# Cloud's Twins 2014



## 13887 (May 3, 2013)

Cloud has kidded!!! Right on her due date at 150 days too 
Twins
1st born 10 pounds 6oz boy black paint with white spots (75%)
Cedar Hawk Ranch Zero Gravity
2nd born 7 pounds 12oz solid tan doe (75%)
Cedar Hawk Ranch Cloud's Halo

Dam: GMG1 Garrett Manors White Cloud (Pictured) tan with red spots
Sire: AKA27 William Zepplin (Pictured) spotted/paint


----------



## springkids (Sep 12, 2013)

Beautiful kiddos!!! Congrats!!!

I can't wait to have babies...It's a long wait untill March.


----------



## NyGoatMom (Jan 26, 2013)

Awww...really cute  I love momma!!!


----------



## kccjer (Jan 27, 2012)

LOVE that moonspotted one!!! Super cute!


----------



## Crystal (Jan 20, 2013)

They are cute! The black one is my favorite.


----------



## Sheffba (Dec 10, 2012)

So pretty!! Congrats


----------



## luvmywaggintails (Nov 18, 2013)

Gorgeous kids...especially the spotted paint. Congrats!!


----------



## 13887 (May 3, 2013)

Thanks everyone
and the Black Spotted buck kid could be for sale as a commercial buck since he is only 75%


----------



## kccjer (Jan 27, 2012)

Too bad you're so far away or I'd be pretty tempted by that black one...

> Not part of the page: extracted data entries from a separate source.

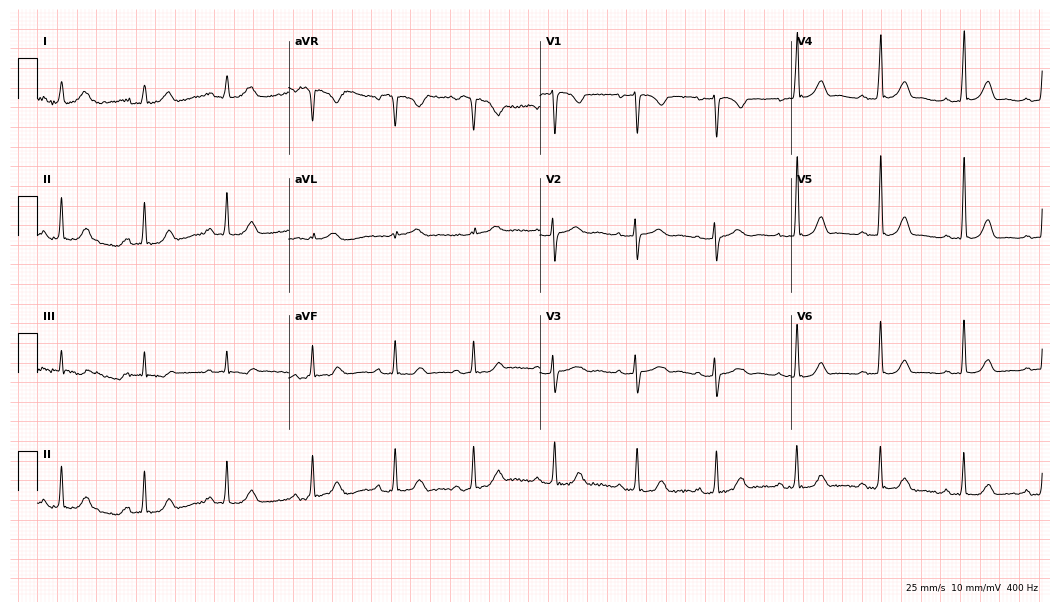
Resting 12-lead electrocardiogram. Patient: a 27-year-old female. None of these six findings is recorded: first-degree AV block, right bundle branch block (RBBB), left bundle branch block (LBBB), sinus bradycardia, atrial fibrillation (AF), sinus tachycardia.
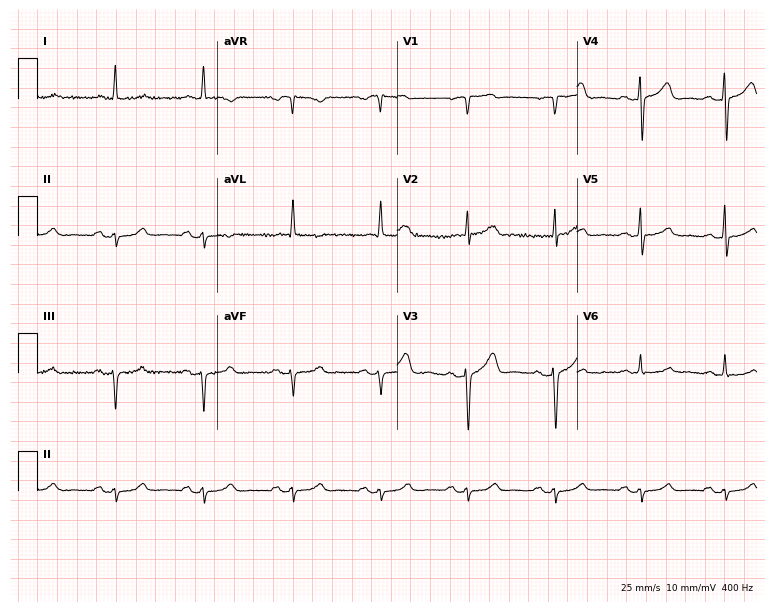
12-lead ECG from a male patient, 68 years old. Screened for six findings — first-degree AV block, right bundle branch block, left bundle branch block, sinus bradycardia, atrial fibrillation, sinus tachycardia — none is recorded. Findings outside these six are not listed.
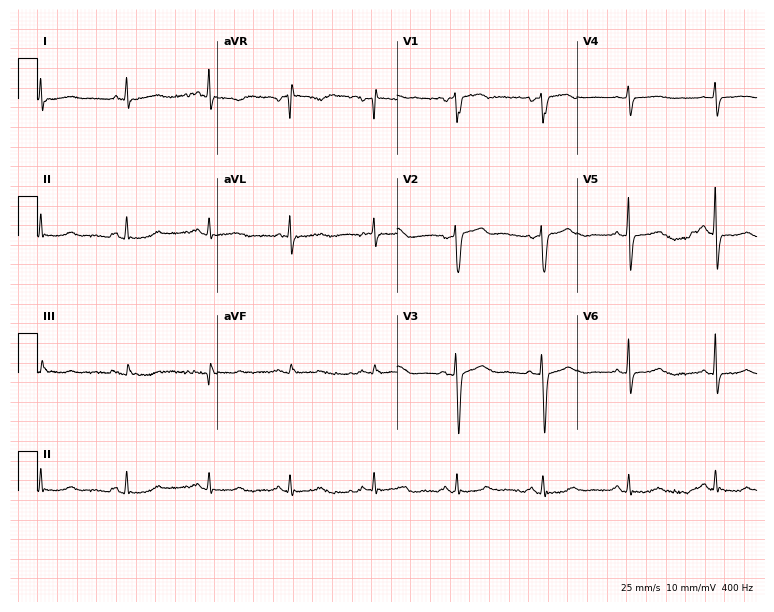
Standard 12-lead ECG recorded from a female patient, 71 years old (7.3-second recording at 400 Hz). None of these six findings is recorded: first-degree AV block, right bundle branch block, left bundle branch block, sinus bradycardia, atrial fibrillation, sinus tachycardia.
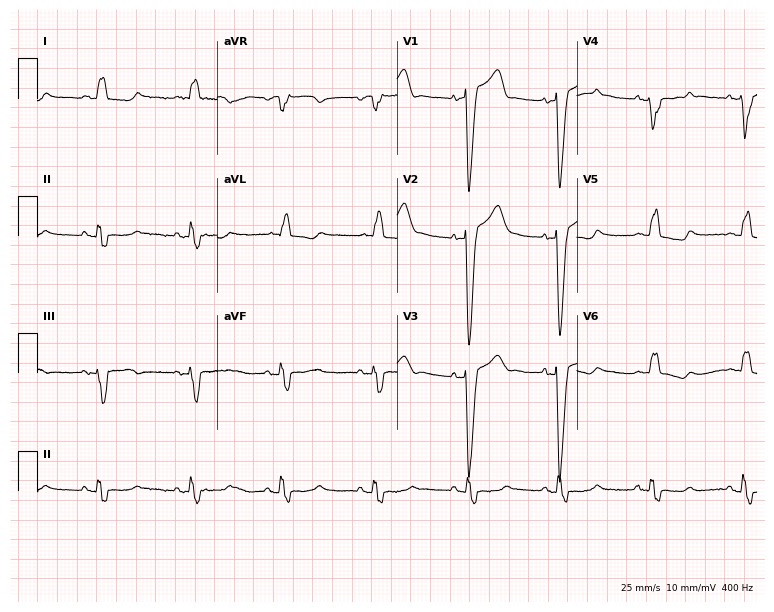
Resting 12-lead electrocardiogram (7.3-second recording at 400 Hz). Patient: a male, 74 years old. The tracing shows left bundle branch block.
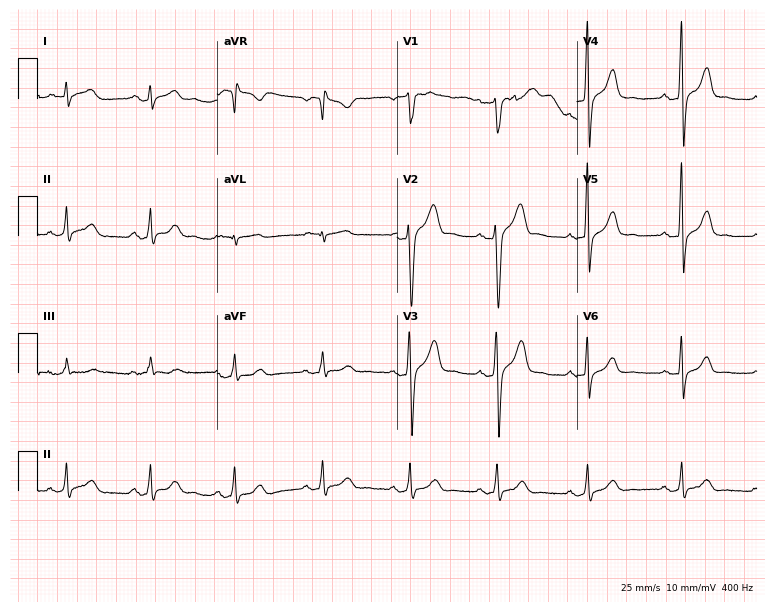
12-lead ECG (7.3-second recording at 400 Hz) from an 18-year-old male. Labelled as a normal ECG.
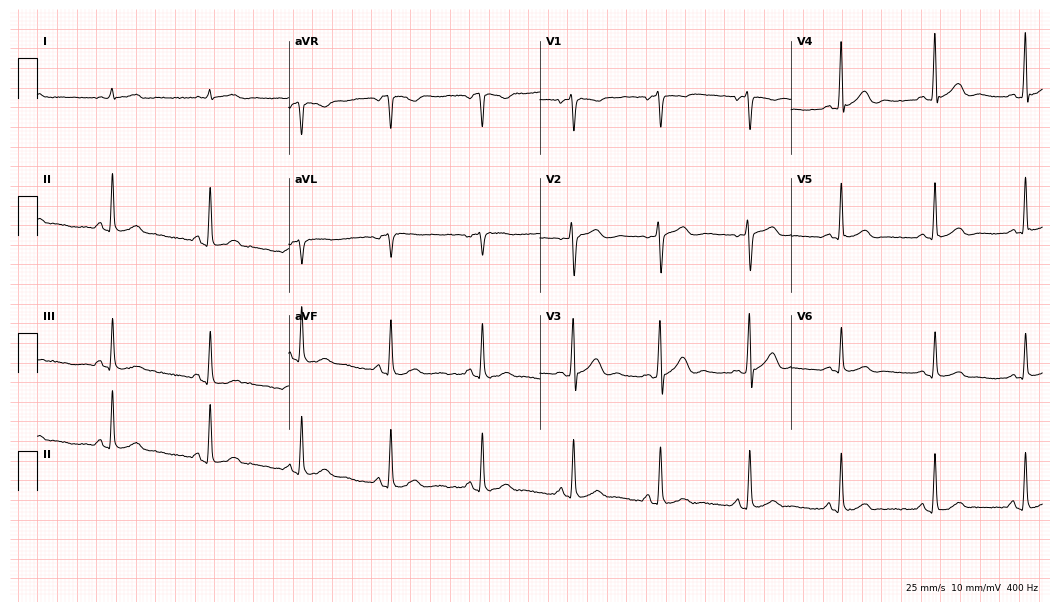
ECG (10.2-second recording at 400 Hz) — a female, 19 years old. Screened for six findings — first-degree AV block, right bundle branch block, left bundle branch block, sinus bradycardia, atrial fibrillation, sinus tachycardia — none is recorded. Only these six findings were labelled.
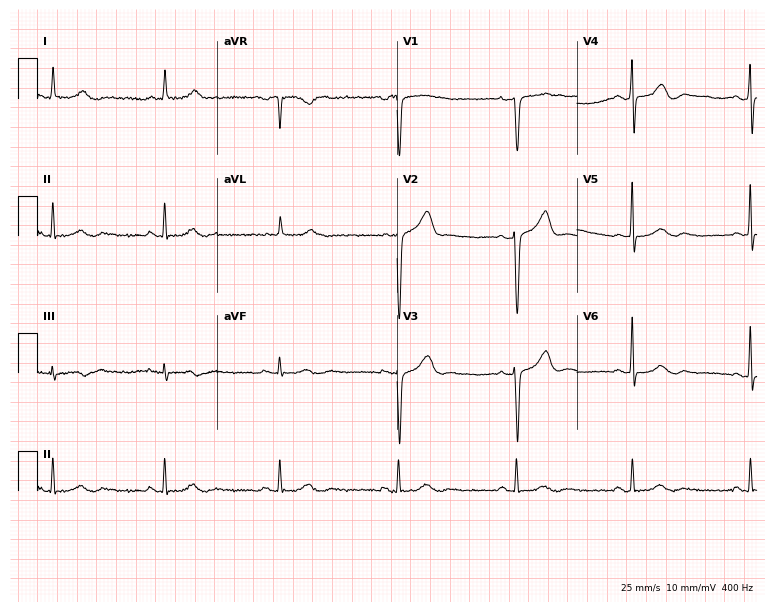
Resting 12-lead electrocardiogram (7.3-second recording at 400 Hz). Patient: a male, 55 years old. None of these six findings is recorded: first-degree AV block, right bundle branch block, left bundle branch block, sinus bradycardia, atrial fibrillation, sinus tachycardia. Findings outside these six are not listed.
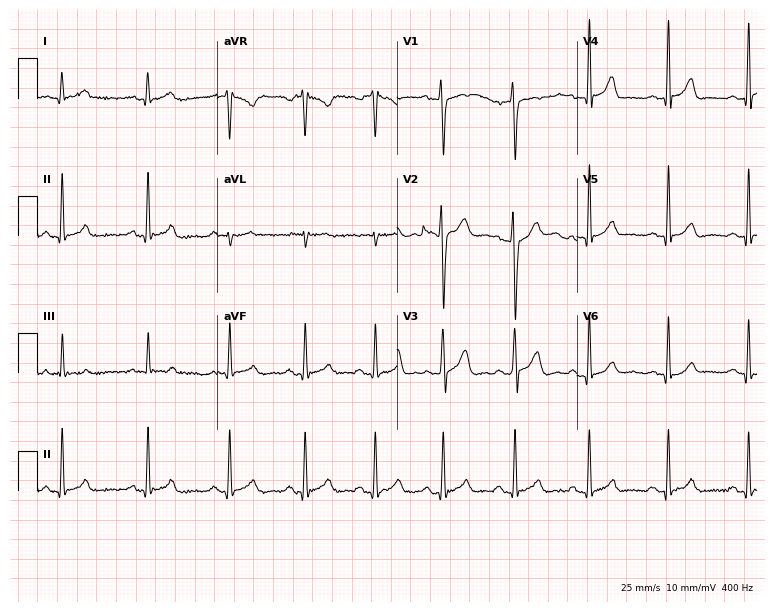
Resting 12-lead electrocardiogram. Patient: a 31-year-old male. Read as a normal ECG.
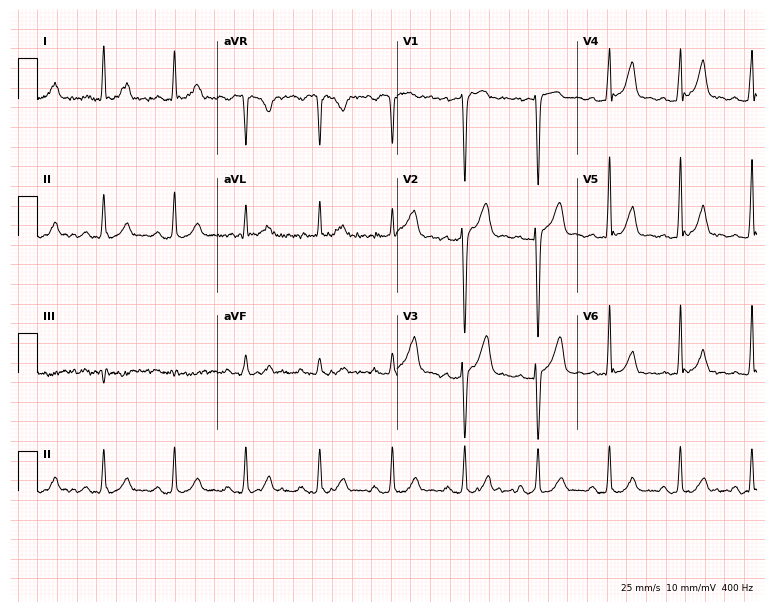
12-lead ECG from a 33-year-old male. No first-degree AV block, right bundle branch block, left bundle branch block, sinus bradycardia, atrial fibrillation or sinus tachycardia recorded for this tracing.
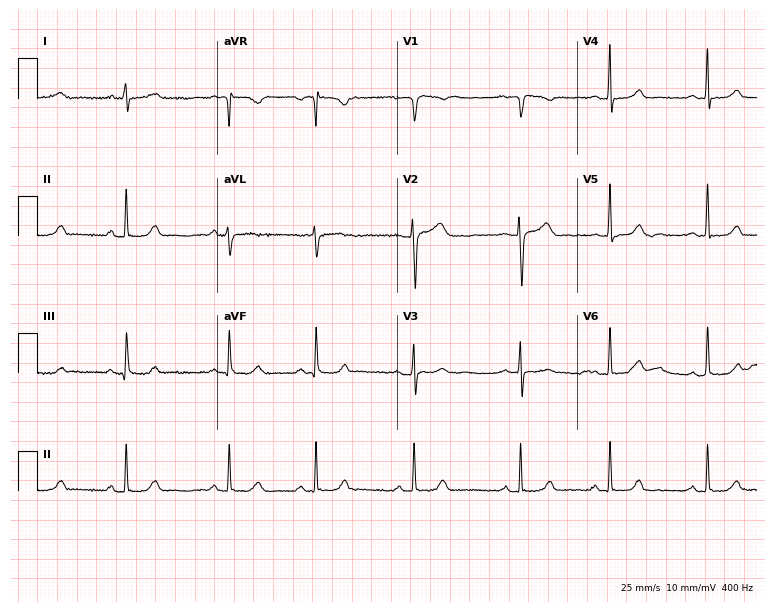
12-lead ECG from a female, 28 years old. Recorded interpretation: within normal limits.
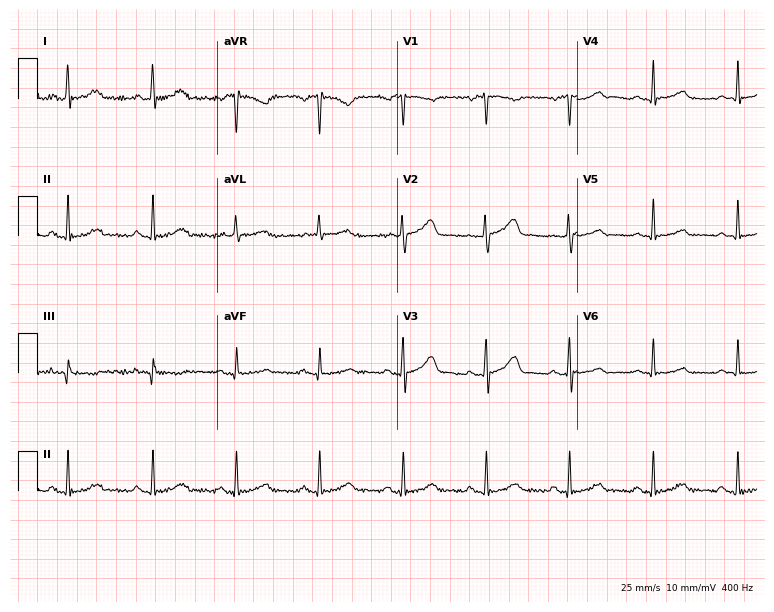
Electrocardiogram (7.3-second recording at 400 Hz), a 50-year-old woman. Overall reading on record: normal ECG.
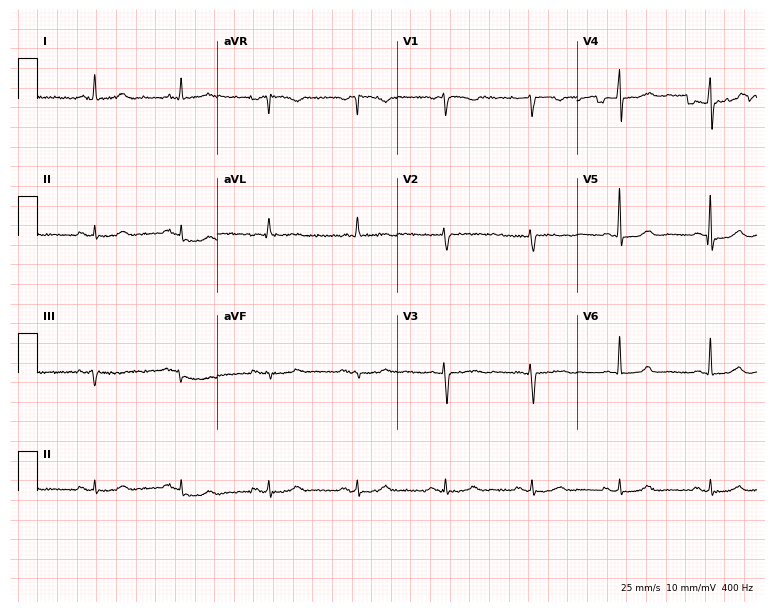
Electrocardiogram (7.3-second recording at 400 Hz), a 61-year-old male. Of the six screened findings (first-degree AV block, right bundle branch block (RBBB), left bundle branch block (LBBB), sinus bradycardia, atrial fibrillation (AF), sinus tachycardia), none is recorded. Other findings, if any, are not listed.
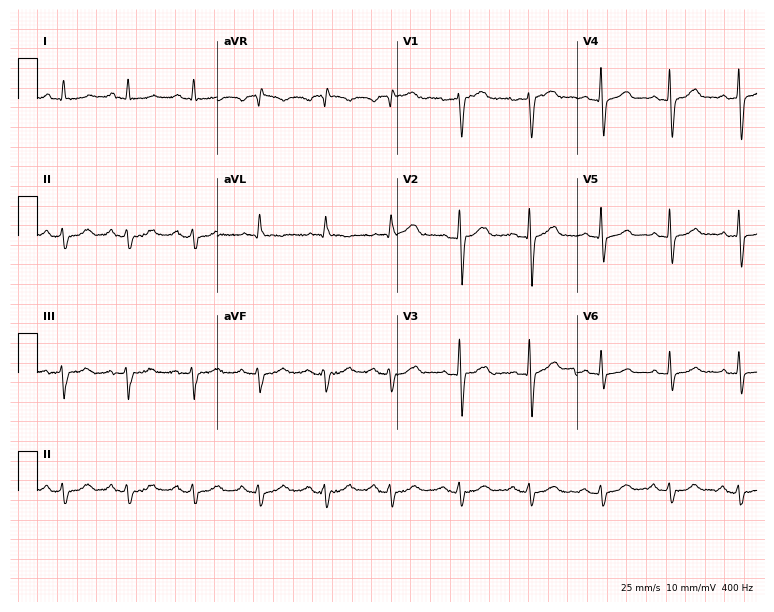
12-lead ECG from a male patient, 79 years old. No first-degree AV block, right bundle branch block, left bundle branch block, sinus bradycardia, atrial fibrillation or sinus tachycardia recorded for this tracing.
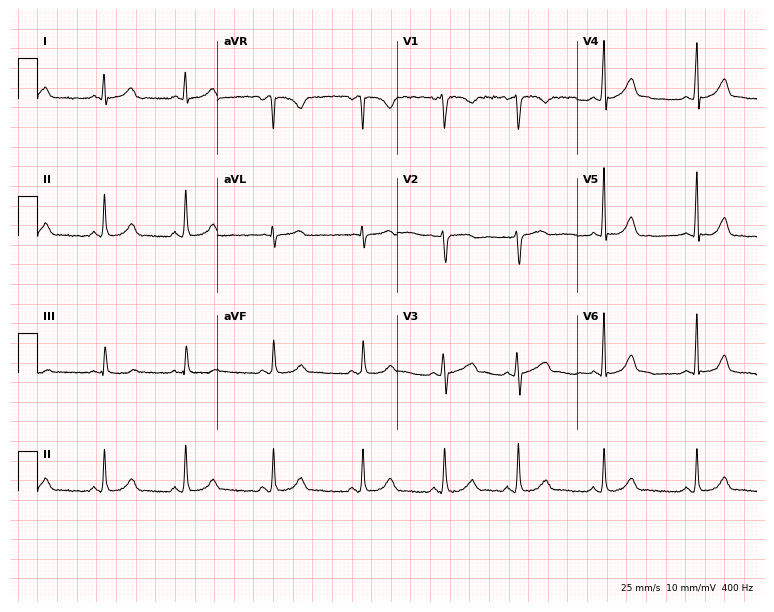
Resting 12-lead electrocardiogram (7.3-second recording at 400 Hz). Patient: a woman, 17 years old. Read as a normal ECG.
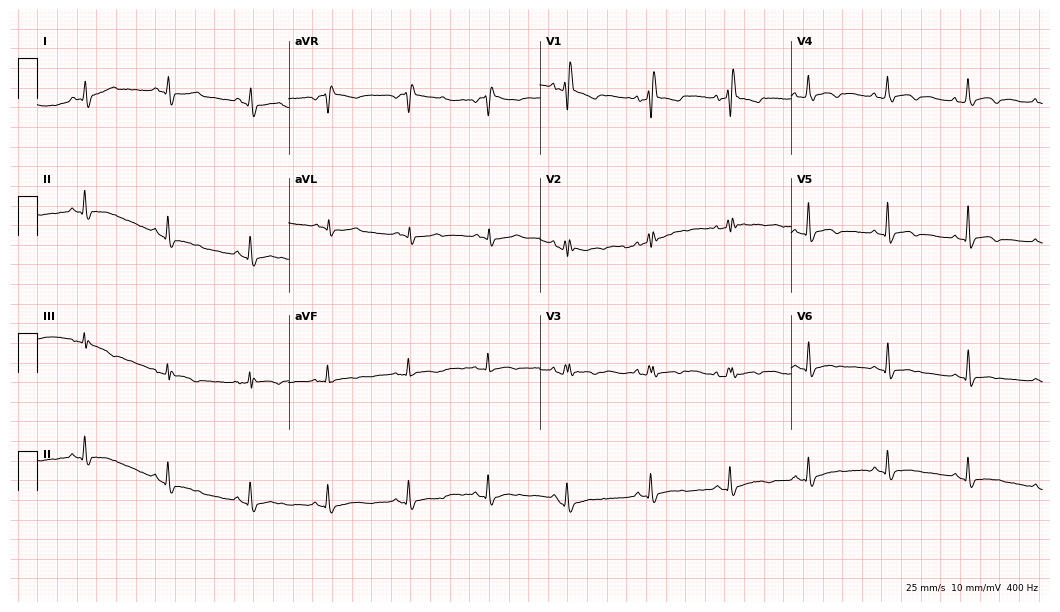
12-lead ECG from a 53-year-old female. No first-degree AV block, right bundle branch block (RBBB), left bundle branch block (LBBB), sinus bradycardia, atrial fibrillation (AF) or sinus tachycardia recorded for this tracing.
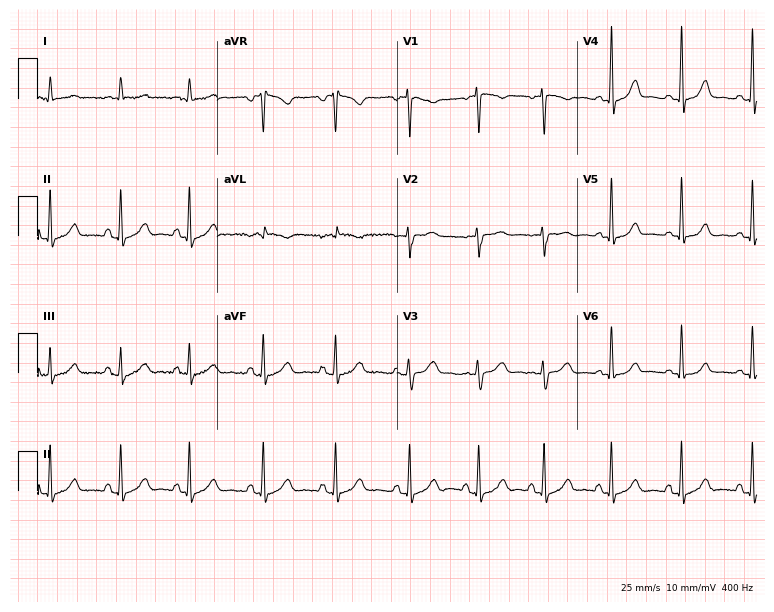
12-lead ECG (7.3-second recording at 400 Hz) from a 38-year-old female. Labelled as a normal ECG.
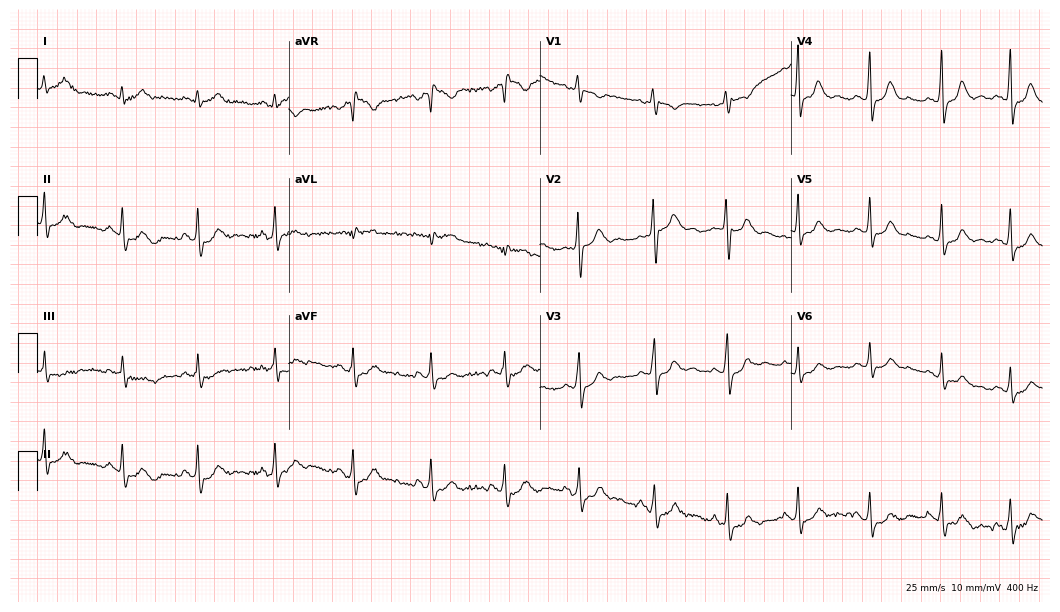
12-lead ECG from a 24-year-old woman. No first-degree AV block, right bundle branch block (RBBB), left bundle branch block (LBBB), sinus bradycardia, atrial fibrillation (AF) or sinus tachycardia recorded for this tracing.

Sent from my SCH-I535 using Goat Forum mobile app


----------



## TrinityRanch (Mar 26, 2013)

What a beautifully colored buckling! Wow! I think momma is really pretty too. She is like a red doe with one big dapple blanket on her  Congratulations!


----------



## ksalvagno (Oct 6, 2009)

They are beautiful!


----------



## Jessica84 (Oct 27, 2011)

And here I was all stoked about my dapple paint and yours is cuter lol. They are both beautiful!!! She did such a good job!


----------



## 13887 (May 3, 2013)

Thank's everyone!!! I hope I can sell the buckling as a buck that would be great!!!


----------